Amid the steady hustle of the lunch crowd Crane sees Lindsey Whaley, a classics professor at Dartmouth who is also an elder of Crane’s church, Christ Redeemer in Hanover, sitting down for lunch. On his way out, Crane stops by and says hello.

A Family Man

The headquarters for the Upper Valley Nighthawks is a makeshift office on the third floor of Crane’s home. It’s 5 p.m. and Crane is sitting on a yellow and white sofa chair with his MacBook Pro on his lap, checking emails.

He is, admittedly, not exactly up on the latest technology. Until two weeks earlier, the Nighthawks GM was conducting all his business on a Blackberry phone from the early 2000s before caving to family pressure and buying an iPhone. The MacBook was another recent expense. On an average day, Crane receives and sends hundreds of emails, making the conversion to updated technology more than necessary.

Most days during the spring, Crane spends time checking college box scores — keeping up with Nighthawks players who have already signed on and ones who could serve as plug-and-play athletes down the road. The roster is constantly changing, he said. Injuries, family emergencies, a disgruntled athlete disappointed with his playing time — all could change the shape of a team in days.

Crane has done this before, and he knows what to expect. As does his family.

“Our life is very different from the norm,” his wife, Alyssa, said. “Like, we have lots of time together at certain points of the year, and then there are certain points of the year where he’s crazy busy. The kids are used to it, and he’s very good about, when he is home, making sure that he has time for them.”

Above it all, Crane is a family man, though evidence of his professional life has invaded the living room and much of the garage. Boxes are spread out behind furniture and piled high in storage. During the day, the public address system arrives in a shipping box and is added to the pile.

When he isn’t out spreading the word, he’s upstairs in his office taking notes, making phones calls and responding to an endless succession of emails.
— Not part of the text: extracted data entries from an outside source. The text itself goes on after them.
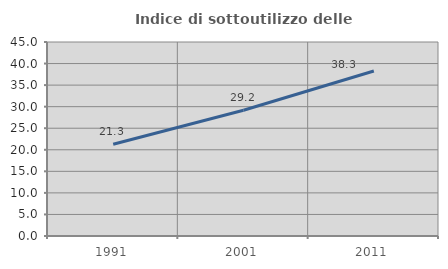
| Category | Indice di sottoutilizzo delle abitazioni  |
|---|---|
| 1991.0 | 21.291 |
| 2001.0 | 29.18 |
| 2011.0 | 38.262 |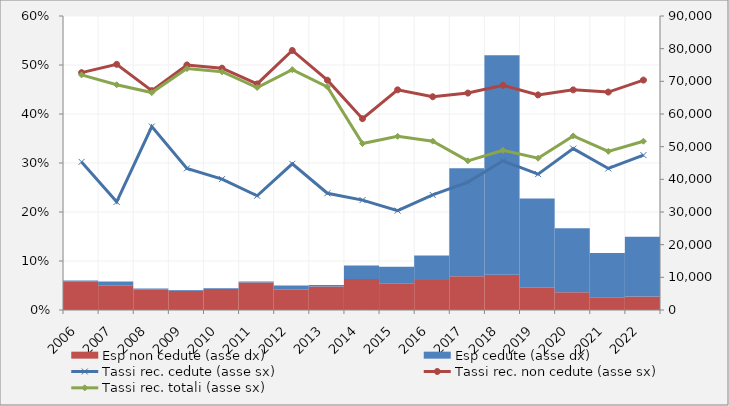
| Category | Esp non cedute (asse dx)  | Esp cedute (asse dx) |
|---|---|---|
| 2006.0 | 8803040402 | 236068123 |
| 2007.0 | 7442770518 | 1298764521 |
| 2008.0 | 6225493473 | 354965552 |
| 2009.0 | 5892617853 | 216283928 |
| 2010.0 | 6454267206 | 212601734 |
| 2011.0 | 8441794414 | 276187901 |
| 2012.0 | 6206683948 | 1265786059 |
| 2013.0 | 7228959124 | 454084164 |
| 2014.0 | 9462846090 | 4149678117 |
| 2015.0 | 8157372643 | 5100781018 |
| 2016.0 | 9154968848 | 7557258123 |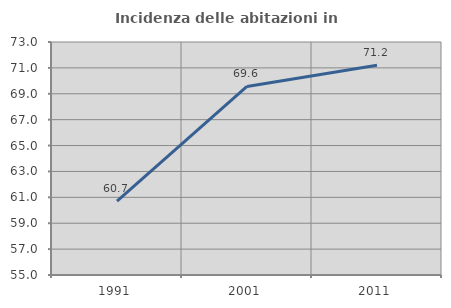
| Category | Incidenza delle abitazioni in proprietà  |
|---|---|
| 1991.0 | 60.698 |
| 2001.0 | 69.567 |
| 2011.0 | 71.212 |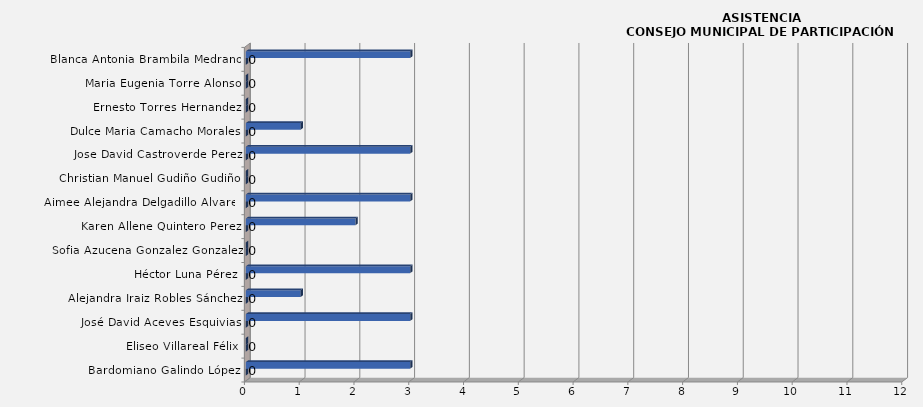
| Category | NOMBRE+'Registro de Asistencia'!$A$5 | Total de asistencias |
|---|---|---|
| Bardomiano Galindo López | 0 | 3 |
| Eliseo Villareal Félix | 0 | 0 |
| José David Aceves Esquivias | 0 | 3 |
| Alejandra Iraiz Robles Sánchez | 0 | 1 |
| Héctor Luna Pérez | 0 | 3 |
| Sofia Azucena Gonzalez Gonzalez | 0 | 0 |
| Karen Allene Quintero Perez | 0 | 2 |
| Aimee Alejandra Delgadillo Alvarez | 0 | 3 |
| Christian Manuel Gudiño Gudiño | 0 | 0 |
| Jose David Castroverde Perez | 0 | 3 |
| Dulce Maria Camacho Morales | 0 | 1 |
| Ernesto Torres Hernandez | 0 | 0 |
| Maria Eugenia Torre Alonso | 0 | 0 |
| Blanca Antonia Brambila Medrano | 0 | 3 |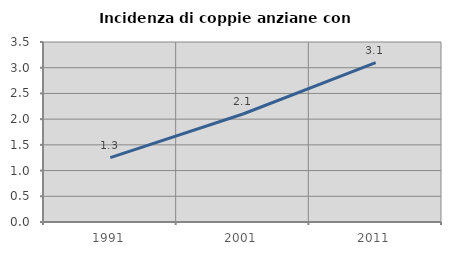
| Category | Incidenza di coppie anziane con figli |
|---|---|
| 1991.0 | 1.253 |
| 2001.0 | 2.1 |
| 2011.0 | 3.099 |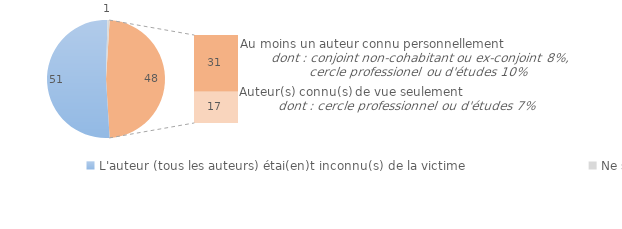
| Category | Series 0 |
|---|---|
| L'auteur (tous les auteurs) étai(en)t inconnu(s) de la victime | 51.336 |
| Ne sait pas/Refus | 0.594 |
| L'auteur (au moins un auteur) était connu de vue ou personnellement  | 31 |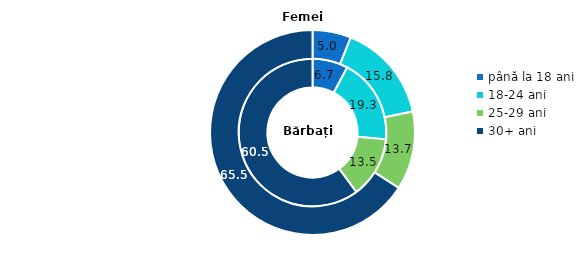
| Category | Băbați | Femei |
|---|---|---|
| până la 18 ani | 7.8 | 6.1 |
| 18-24 ani | 18.7 | 15.6 |
| 25-29 ani | 13.4 | 12.4 |
| 30+ ani | 60.1 | 65.9 |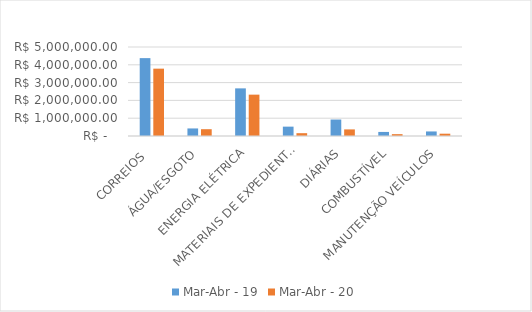
| Category | Mar-Abr - 19 | Mar-Abr - 20 |
|---|---|---|
| CORREIOS  | 4375229.75 | 3783335.46 |
| ÁGUA/ESGOTO | 424366.82 | 381972.47 |
| ENERGIA ELÉTRICA | 2675712.29 | 2323031 |
| MATERIAIS DE EXPEDIENTES | 525695.92 | 158452.43 |
| DIÁRIAS | 925526.62 | 370513.51 |
| COMBUSTÍVEL | 228339.7 | 103888.49 |
| MANUTENÇÃO VEÍCULOS | 255397.35 | 129586.55 |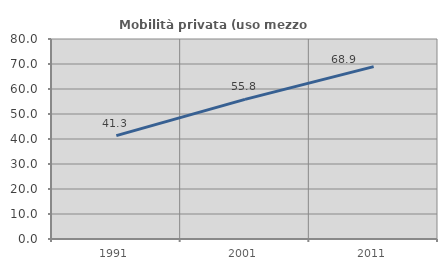
| Category | Mobilità privata (uso mezzo privato) |
|---|---|
| 1991.0 | 41.338 |
| 2001.0 | 55.844 |
| 2011.0 | 68.95 |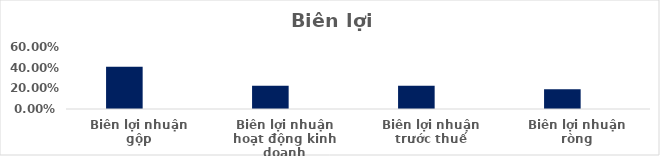
| Category | Series 0 | Series 1 | Series 2 | Series 3 | Series 4 |
|---|---|---|---|---|---|
| Biên lợi nhuận gộp | 0.409 |  |  |  |  |
| Biên lợi nhuận hoạt động kinh doanh | 0.225 |  |  |  |  |
| Biên lợi nhuận trước thuế | 0.224 |  |  |  |  |
| Biên lợi nhuận ròng | 0.191 |  |  |  |  |

Away from his desk, Crane does much more. He checks in on players and host families. He organizes game-day activities, events at the field, special guests, in-game entertainment. He organizes post-game meals — dropping in at Chili’s in West Lebanon, for example, to recruit catering for both home and visiting teams. He gets equipment together, makes sure every player has a jersey, a number and a T-shirt with his name on it. Hats, gloves, belts, bats and balls are all his responsibility. In the weeks leading up to the opening game Crane has stayed up late into the night tying up loose ends.

As Crane works on his laptop, Charlotte, his youngest, makes her way up the stairs to let him know dinner is ready. It’s 6:03 p.m.

A Community Asset

The Nighthawks GM takes a seat in the living room. His children are in bed, and his wife has left for a girls’ night out.

“The difficulty with Laconia was we were a nonprofit but we look like a business,” he said, easing back in the couch.

“We aren’t a food bank. We don’t solve homelessness. We play baseball,” he said. “That’s the trickiest part. As a general manager, that’s so hard. We don’t look like a nonprofit.”

The message Crane tries to deliver is that his nonprofit baseball team can be a community asset — not just by providing a talented and entertaining team to follow but also by raising money that can support local baseball, local recreation departments and improvements at local facilities.

That’s the message Crane sold in Laconia, and it’s the message he’s now putting out in the Upper Valley. This time, though, it feels different.

This is home.

He recognizes faces and people and businesses. This team, by association, matters more because it’s personal.

By necessity, he’s the guy who’s called upon to be the face of the team in the community.

“We’ll be successful if everyone gets involved,” he said. “We want people to be involved, to feel like they have a stake in the team. … This belongs to the Upper Valley. We want it to be like, ‘This is our team and we support it.’ That’s the vibe we want to bring. We want to build something we can all be proud of.”

“This is not Noah’s team. It’s theirs.”